MSDN page has some guidance on the usage of Timestamp field:
Timestamp Property
The Timestamp property is a DateTime
value that is maintained on the server
side to record the time an entity was
last modified. The Table service uses
the Timestamp property internally to
provide optimistic concurrency. You
should treat this property as opaque:
It should not be read, nor set on
insert or update operations (the value
will be ignored).
This implies that it is really implementation details of the table storage, you should not rely the Timestamp field to represent timestamp of last update.
If you want a field which is guaranteed to represent time of last write, create new field and set it on every update operatio. I understand this is more work (and more storage space) to maintain the field, but that would actually automatically resolves your question -- how to get the timestamp back, because you would already know it when calling context.UpdateObject().
The Timestamp property is actually a Lamport timestamp. It is guaranteed to always grow over time and while it is presented as a DateTime value it's really not.
On the server side, that is, Windows Azure Storage, for each change does this:
nextTimestamp = Math.Max(currentTimestamp + 1, DateTime.UtcNow)
This is all there is to it. And it's of course guaranteed to happen in a transactional manner. The point of all this is to provide a logical clock (monotonic function) that can be used to ensure that the order of events happen in the intended order.

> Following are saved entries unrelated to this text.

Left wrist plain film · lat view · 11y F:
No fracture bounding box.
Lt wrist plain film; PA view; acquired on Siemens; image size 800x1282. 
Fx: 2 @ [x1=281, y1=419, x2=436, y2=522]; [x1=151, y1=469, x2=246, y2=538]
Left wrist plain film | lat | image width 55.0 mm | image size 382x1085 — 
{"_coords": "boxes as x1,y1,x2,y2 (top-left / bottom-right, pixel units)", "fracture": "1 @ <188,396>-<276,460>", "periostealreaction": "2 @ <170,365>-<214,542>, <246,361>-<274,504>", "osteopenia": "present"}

Here's a link to a version of the actual WAS paper and while it doesn't contain any information on the timestamp scheme specifically it has enough stuff there that you quickly realize that there's only one logical conclusion you can draw from this. Anything else would be stupid. Also, if you have any experience with LevelDB, Cassandra, Memtables and it's ilk, you'll see that the WAS team went the same route.

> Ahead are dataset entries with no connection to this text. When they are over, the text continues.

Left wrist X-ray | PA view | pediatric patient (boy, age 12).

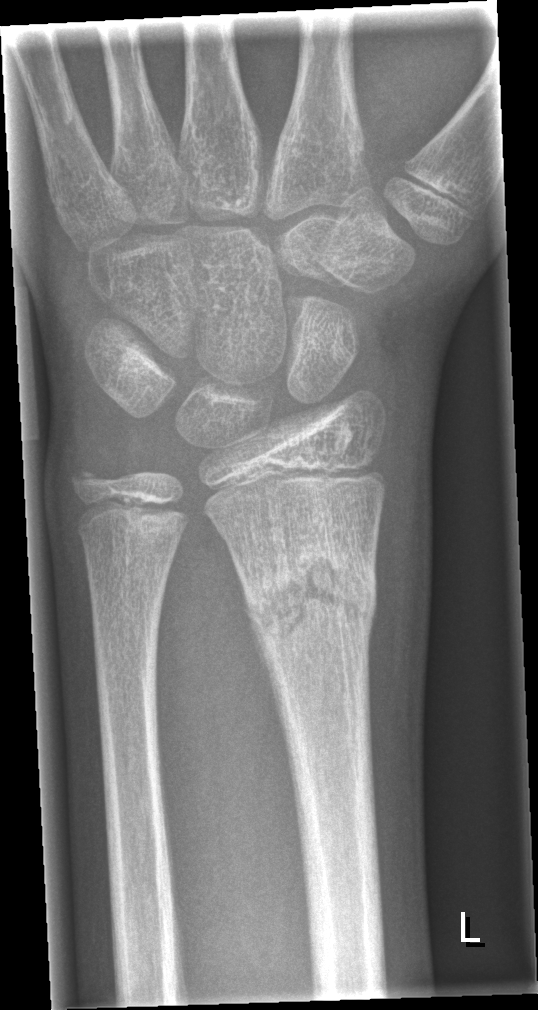
(bounding boxes in image-pixel xyxy)
Q: AO code?
A: Fracture classified AO/OTA 23r-M/3.1; 23u-E/7
Q: Locate any fractures.
A: Bone fracture: 227 529 382 658
  64 454 112 503
Q: Is there osteopenia?
A: Reduced bone mineral density
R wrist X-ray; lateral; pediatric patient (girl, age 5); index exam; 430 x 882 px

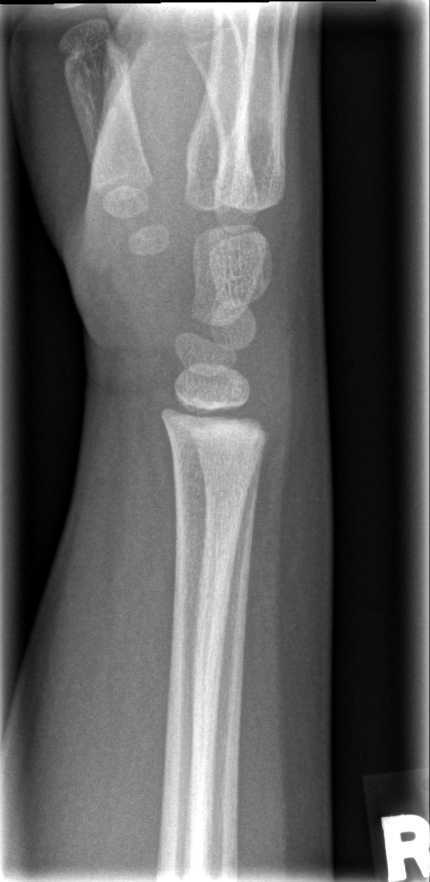

FINDINGS — Fracture: none labeled.
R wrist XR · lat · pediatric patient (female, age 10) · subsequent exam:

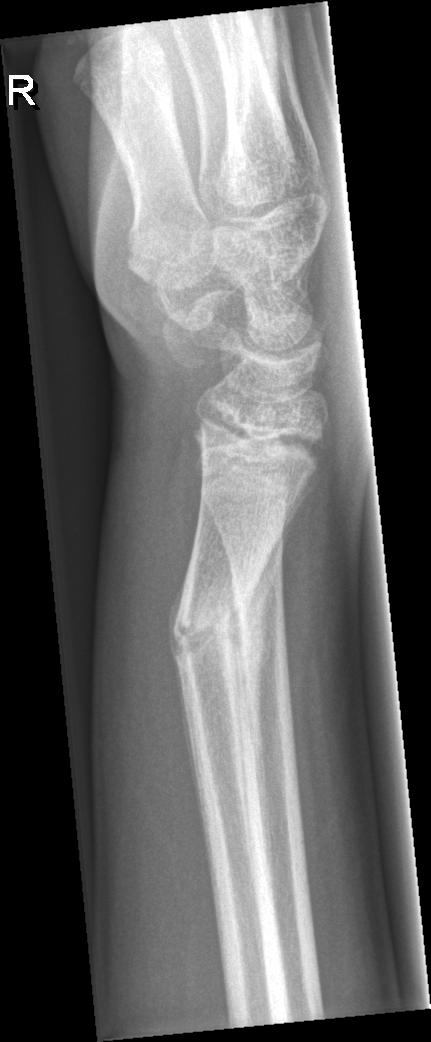

Q: Is there periosteal reaction?
A: Periosteal reaction identified at bbox(236, 512, 291, 923); bbox(167, 547, 193, 704)
Q: Fracture present?
A: Fx identified at bbox(164, 581, 251, 669)
Q: Is there osteopenia?
A: Osteopenia
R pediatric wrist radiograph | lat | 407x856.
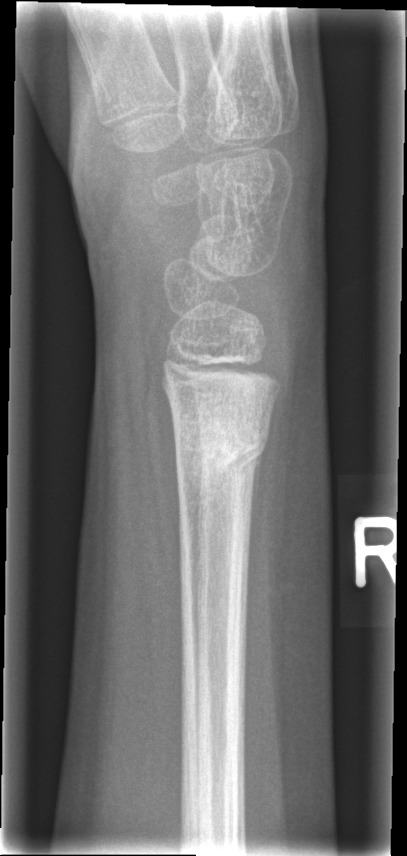
Bone fracture: <169,410>-<274,497>
AO code: 23-M/3.1
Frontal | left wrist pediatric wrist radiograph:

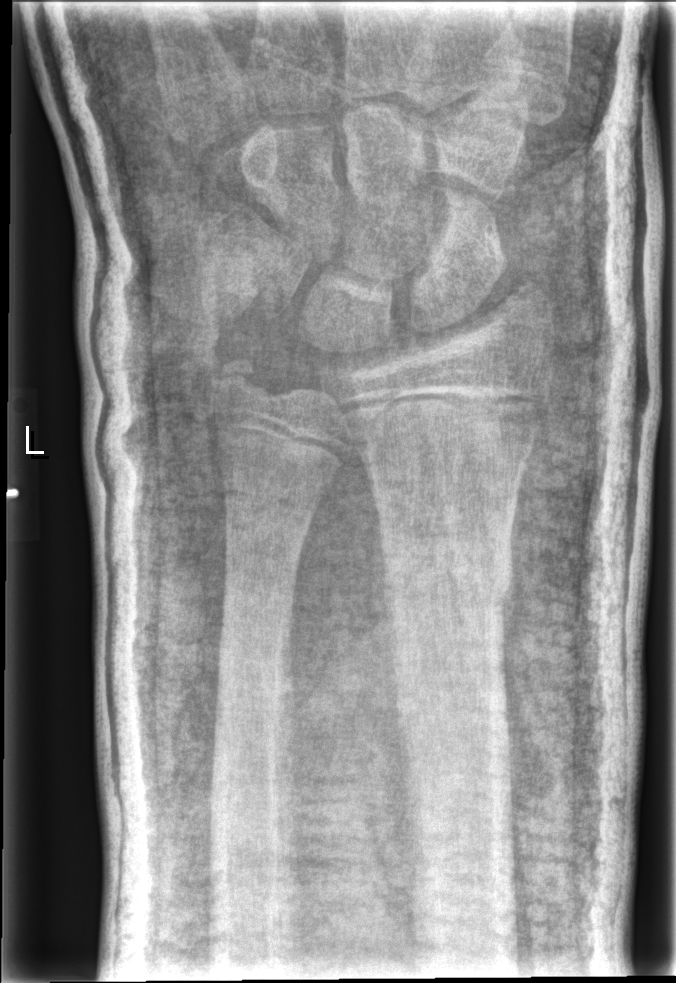 Pixel coordinates, top-left origin, xyxy.
Fx — bbox(378, 519, 517, 626); bbox(199, 344, 280, 422).
Fracture classified AO/OTA 23r-M/3.1; 23u-E/7.

Though I should add to clarify, since WAS provides a strong consistency model, the only way to maintain the timestamp is to do it under lock and key, so there's no way you can guess the correct next timestamp. You have to query WAS for the information. There's no way around that. You can however hold on to an old value and presume that it didn't change. WAS will tell you if it did and then you can resolve the race condition any way you see fit.
I am using Windows Azure Storage 7.0.0
And you can check the result of the operation to get the eTag and the Timespan properties :
var tableResult = cloudTable.Execute(TableOperation.Replace(entity));
var updatedEntity = tableResult.Result as ITableEntity;
var eTag = updatedEntity.ETag;
var timestamp = updatedEntity.Timestamp;
I don't think so, as far as I know Timespan and Etag are set by Azure Storage itself.